Following a public hearing, the Zoning Board granted the appeal, concluding that site plan approval was required prior to issuance of a building permit for the greenhouses.   In support of its determination, the Zoning Board stated that “[t]he greenhouses ․ total approximately 6000 square feet.   By sheer size alone these cannot be considered minor accessory structures.   The footprint created by such substantial greenhouses as well as their placement on the property constitute a change in intensity of use which will affect, at a minimum, open space.   Thus, pursuant to [Code of Town of Southold] § 100-250 site plan approval was required as a condition precedent to the issuance of a building permit.   The [Zoning] Board notes that in totaling approximately 6000 square feet these structures are larger than the majority of the structures in the Town.”

Mrs. Mueller subsequently commenced this proceeding to annul the Zoning Board's determination.   The Supreme Court granted the petition, finding that there was no evidence that the temporary greenhouses would increase the volume of agricultural production on the property, which historically had been used to grow crops.
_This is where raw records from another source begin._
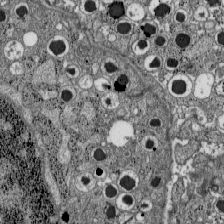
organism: C57BL Mouse
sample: Pancreatic islet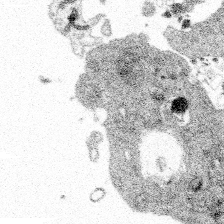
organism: Spongilla lacustris
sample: Multiple

 Zoning boards have broad discretion in interpreting local zoning ordinances and a court may not substitute its judgment for that of the zoning board (see Matter of Ifrah v. Utschig, 98 N.Y.2d 304, 308, 746 N.Y.S.2d 667, 774 N.E.2d 732;  Matter of 550 Halstead Corp. v. Zoning Bd. of Appeals of Town/Vil. of Harrison, 307 A.D.2d 291, 762 N.Y.S.2d 283, affd. 1 N.Y.3d 561, 772 N.Y.S.2d 249, 804 N.E.2d 413).   Thus, a zoning board's determination must be upheld if it is rational and supported by substantial evidence, even if the reviewing court would have reached a different result (see Matter of Ifrah v. Utschig, supra at 308, 746 N.Y.S.2d 667, 774 N.E.2d 732;  Matter of P.M.S. Assets v. Zoning Bd. of Appeals of Vil. of Pleasantville, 98 N.Y.2d 683, 685, 746 N.Y.S.2d 440, 774 N.E.2d 204;  Matter of Sasso v. Osgood, 86 N.Y.2d 374, 384, 633 N.Y.S.2d 259, 657 N.E.2d 254;  Matter of Savetsky v. Board of Zoning Appeals of Town of Southampton, 5 A.D.3d 779, 780, 774 N.Y.S.2d 188, lv. denied 3 N.Y.3d 604, 784 N.Y.S.2d 6, 817 N.E.2d 824 [Aug. 31, 2004] ).   Here, the record clearly demonstrates that the very purpose of the greenhouses is to increase the farm's productivity by extending the growing season of certain crops, and enabling other crops to survive the winter.   While it is true that crops have historically been grown on the farm, it cannot be said that the Zoning Board's determination that the greenhouses will intensify the existing agricultural use is irrational (see Matter of 550 Halstead Corp. v. Zoning Bd. of Appeals of Town/Vil. of Harrison, supra;   Matter of Saladino v. Fernan, 204 A.D.2d 554, 612 N.Y.S.2d 182).   Furthermore, the Zoning Board also rationally concluded that the addition of two structures totaling 6000 square feet is a change which affects the farm's “open space” within the meaning of the local zoning ordinance.   In this regard, it should be noted that one of the reasons the Town has deemed farming to be essential to the community is that farms “provide fresh food, clean air, economic diversity and aesthetic open spaces” (Code of Town of Southold § 100-220).   The task of balancing a farmer's need to increase productivity by constructing improvements against the need to preserve open space for the enjoyment of all is a matter best left to the local zoning board.   Consequently, the Supreme Court should have denied the petition.

The parties' remaining contentions are without merit.